In order to create a true bridge between DeFi and traditional finance, some say a “cross-border” compliance layer with integrated KYC verification is required.

 “At first glance, that might seem to go against decentralization, but with trustless KYC/AML, we don’t just make a step towards regulation, we can at the same time guarantee users control of their own data and the power to give or revoke access to third parties,” De Vries said. “This is a first start that will help bring money from CeFi [centralized finance] to DeFi, thus allowing increased adoption leading to all kinds of innovations that are also beneficial for CeFi.”

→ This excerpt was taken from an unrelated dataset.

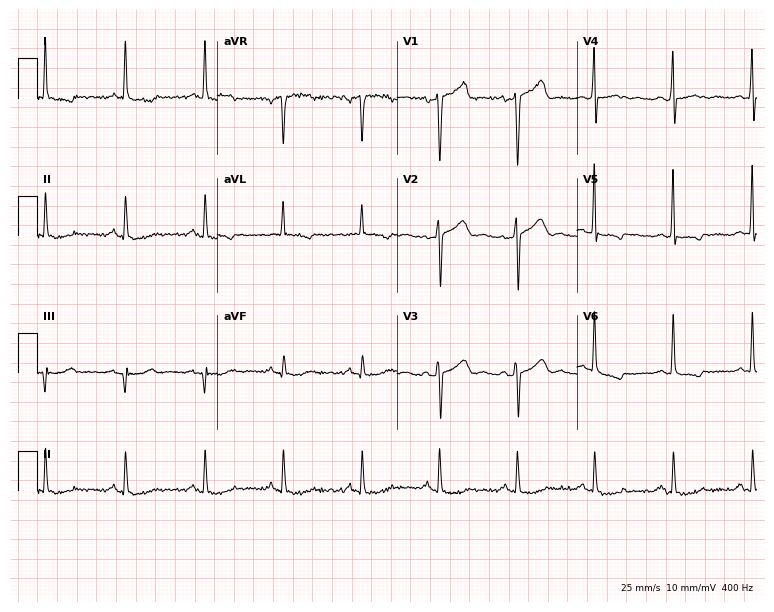
Standard 12-lead ECG recorded from a 45-year-old male. None of these six findings is recorded: first-degree AV block, right bundle branch block, left bundle branch block, sinus bradycardia, atrial fibrillation, sinus tachycardia. Findings outside these six are not listed.
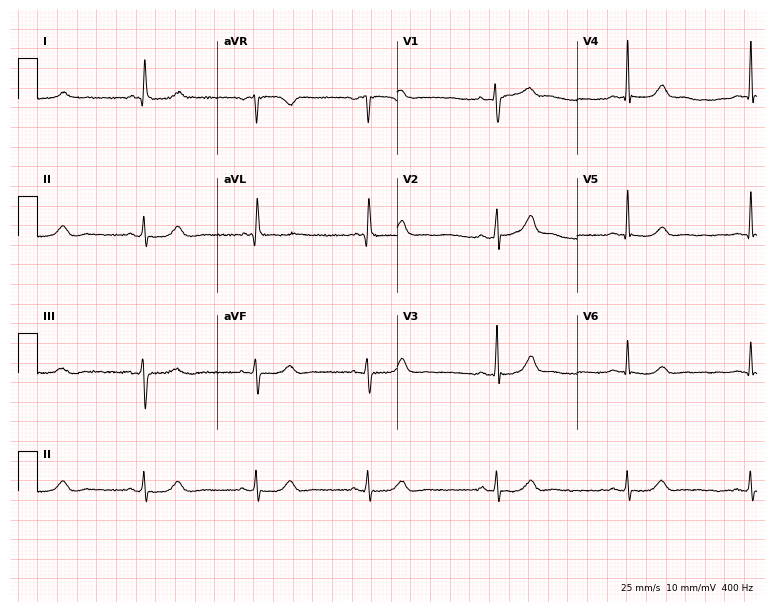
12-lead ECG from a 47-year-old female patient (7.3-second recording at 400 Hz). Shows sinus bradycardia (a sinus rate of 50 beats per minute or less).
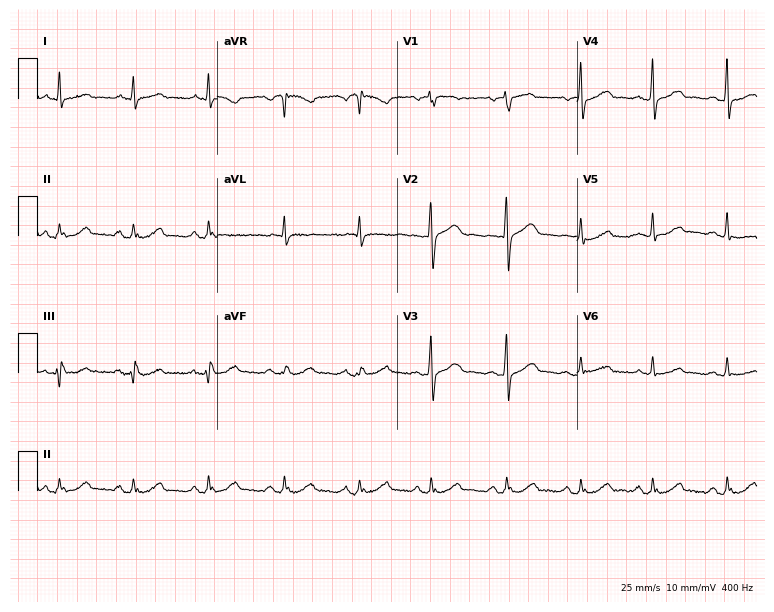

 Ontology is one DeFi-oriented company aiming to provide risk-mitigating systems such as credit scoring and identification through its OScore system and ONT ID, a decentralized identity framework that aims to facilitate the identification of different entities in both decentralized and centralized networks.

 “Currently, DeFi is the Wild West — and providing a credit scoring system adds much more value than it detracts,” said Li. “More importantly, credit will bring real-world assets into crypto because you can collateralize something like your limited-edition baseball card as part of your credit on-chain, allowing you to borrow against it.”

 Ultimately, DeFi services are striving to replicate well-known financial products used in the traditional finance sector and in fintech, and, as the market matures, the lines between sectors could blur. 

“Fintech is merely the adoption of technology in finance, so whether it merges with [centralized exchanges and decentralized exchanges], we will see,” Li said. “I think it is better to view CeFi and DeFi as alternative roads leading to the same destination.”